Friese politiek kan leren van het leven van een zendingsarts
HEERENVEEN. Tijdens de volgende vergadering van de gemeenteraad van Heerenveen staat het boek ”Geroepen op weg” als ingezonden stuk op de agenda. Burgemeester Van der Zwan is daar positief over. Hij vindt het jammer dat de Heerenveense raad in april geen opvang voor asielzoekers beschikbaar stelde.
Dat zei hij woensdag tijdens de presentatie van het boek in de Nederlands gereformeerde kerk in Heerenveen. De eerste burger nam het eerste exemplaar in ontvangst uit handen van de auteur, zendingsarts Greet Rietkerk (77).
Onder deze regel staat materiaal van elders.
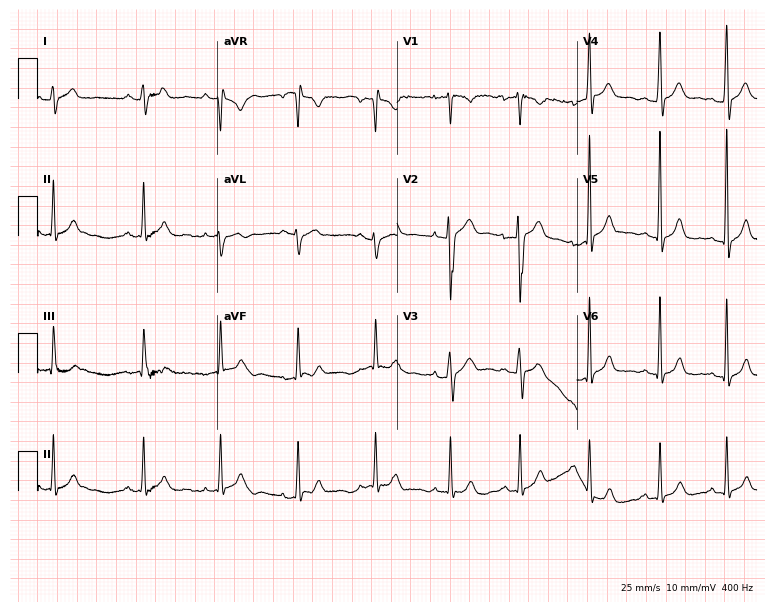
Resting 12-lead electrocardiogram. Patient: a 23-year-old man. None of these six findings is recorded: first-degree AV block, right bundle branch block, left bundle branch block, sinus bradycardia, atrial fibrillation, sinus tachycardia. Findings outside these six are not listed.
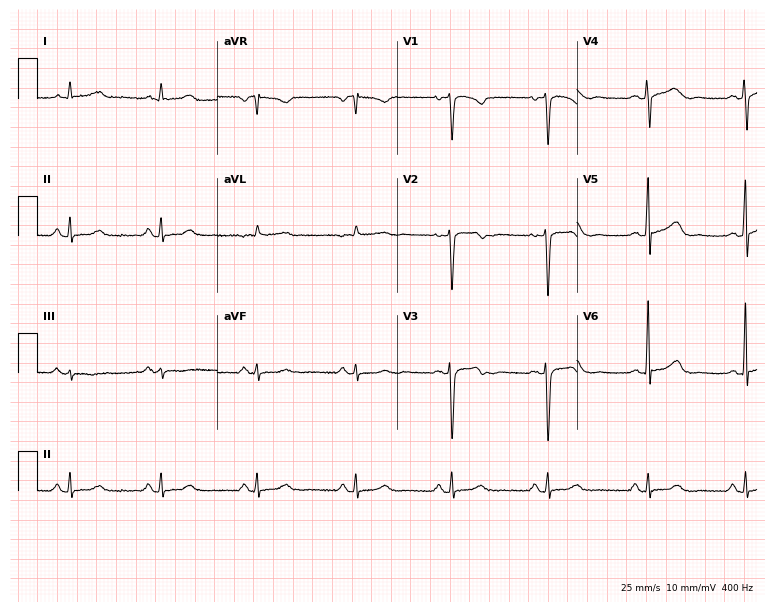
12-lead ECG from a 48-year-old female (7.3-second recording at 400 Hz). Recorded interpretation: within normal limits.
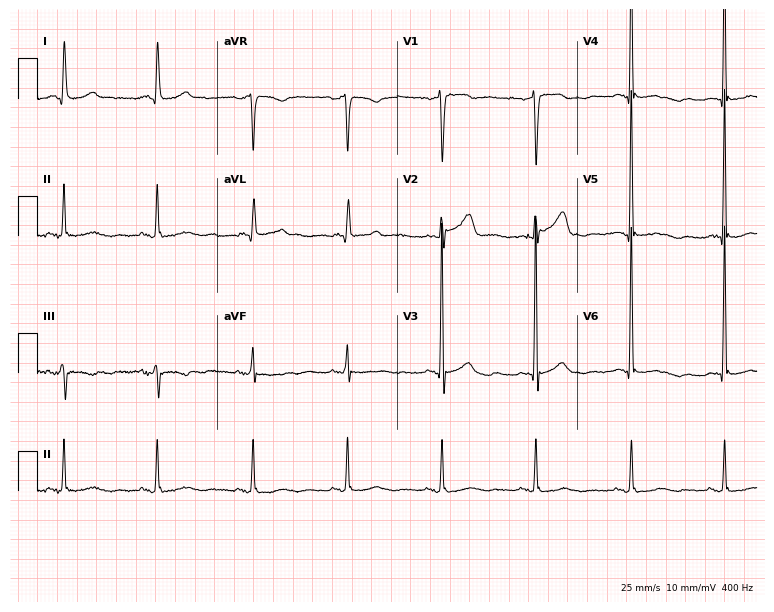
ECG (7.3-second recording at 400 Hz) — a female, 46 years old. Screened for six findings — first-degree AV block, right bundle branch block (RBBB), left bundle branch block (LBBB), sinus bradycardia, atrial fibrillation (AF), sinus tachycardia — none is recorded. Only these six findings were labelled.
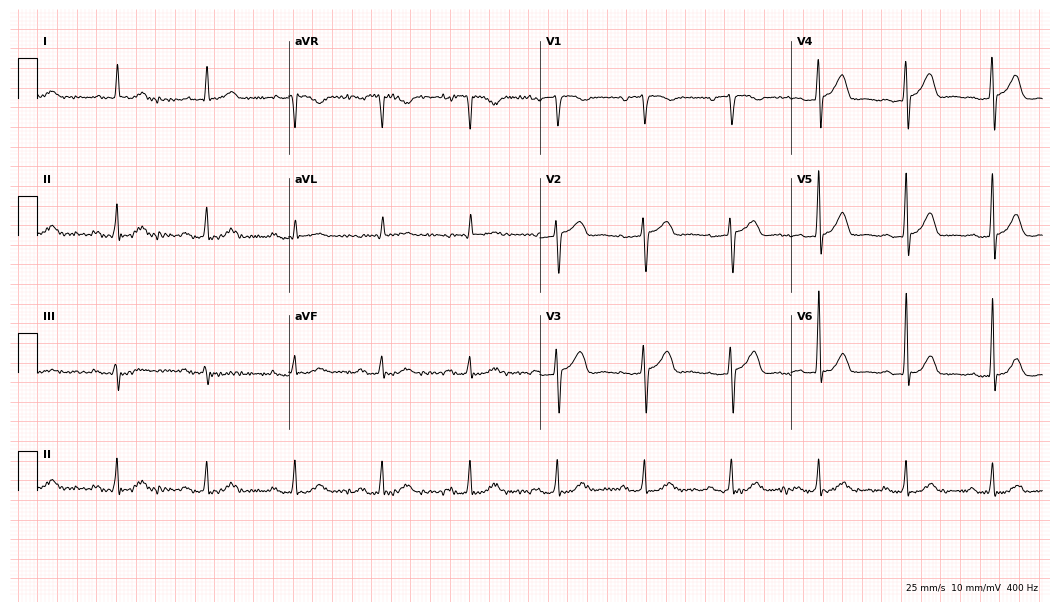
Resting 12-lead electrocardiogram (10.2-second recording at 400 Hz). Patient: a man, 79 years old. Read as a normal ECG.

Van der Zwan zei dat het boek, waarin Rietkerk haar leven beschrijft, aantoont dat je als mens het verschil kunt maken door „mensen zelf de kracht te geven om hun leven in eigen hand te nemen. Dat stemt tot optimisme.” Als voorbeeld voor Heerenveen noemde hij een gezin dat vier vluchtelingen opvangt. Daarna stelde hij het jammer te vinden dat de raad van Heerenveen geen asielzoekers wil opvangen en dat het goed zou zijn als de raad het boek zou lezen.
Leiding
De auteur van het boek, afkomstig uit een familie van politici, verwoordde haar idealisme tijdens de presentatie. „Mijn ouders leefden voor het dienen van de Heere en het openstaan voor de naaste.” Haar werk als zendingsarts bracht haar onder meer naar Eritrea en Kenia, waar ze in de gelegenheid was om met het Evangelie bezig te zijn. Wat ze op de zondagsschool verkondigde, deed ertoe.
Eens vertelde ze over de ontmoeting van de Heere Jezus met de Samaritaanse vrouw bij de waterput. Toen ze aangaf dat Jezus tegen de vrouw zei dat ze vijf mannen gehad had, reageerden de Afrikaanse vrouwen verbaasd. „Dus Jezus weet echt wat er allemaal gebeurt?”
De realiteit heeft het idealisme soms overschaduwd. In Eritrea kwam de arts terecht in een oorlogssituatie en stond het ziekenhuis juist in het gebied waar de strijders actief waren. Eens drongen de rebellen door in het ziekenhuis en gijzelden twee vrouwen, Anna en Debbie. Debbie kwam vrij, Anna werd doodgeschoten. Rietkerk liet een foto van het graf zien. „Als je er middenin zit, zie je de leiding van God niet altijd. Dat maakt het niet makkelijk. Maar achteraf zie je die leiding wel.”
Rietkerk zette later, samen met anderen, in Kenia een polikliniek op waar mensen vanuit de wijde omgeving naartoe kwamen. Ze vertelde van een wonderlijke ontmoeting. Op een morgen was ze op weg naar de kliniek toen ze een vrouw met haar zoon tegenkwam. De vrouw vroeg of Rietkerk haar nog kende. De zendingsarts zei van niet, ze zag per dag vaak honderd patiënten. Ook toen de vrouw zei dat Rietkerk geholpen had bij de geboorte van haar zoon, wist ze niet direct wie ze voor zich had, want ze deed honderden bevallingen per jaar. Dat veranderde toen de vrouw, Lota, vertelde dat haar zoon Mboya (Gebed) heette. „Het was een moeilijke bevalling. Ik was die nacht bij haar gebleven en we hadden samen gebeden. Om zes uur kwam het kind. De vrouw zei: „Ons gebed is verhoord.” Ik haastte me toen om terug te gaan naar huis, omdat de polikliniek zo weer zou beginnen. Lota riep me terug: „We moeten de Heere danken voor dit kind. Ik zal het Mboya noemen”, zei ze.”
Rietkerk werd in 1969 uitgezonden door de zendingscommissie van de Orthodox Presbyterian Church in Amerika en werkte 32 jaar in het buitenland. Ze werd gesteund door de Stichting Zendings Thuisfront Holland. De stichting, die nu Edukambani heet, zorgt ervoor dat Keniaanse kinderen naar school kunnen.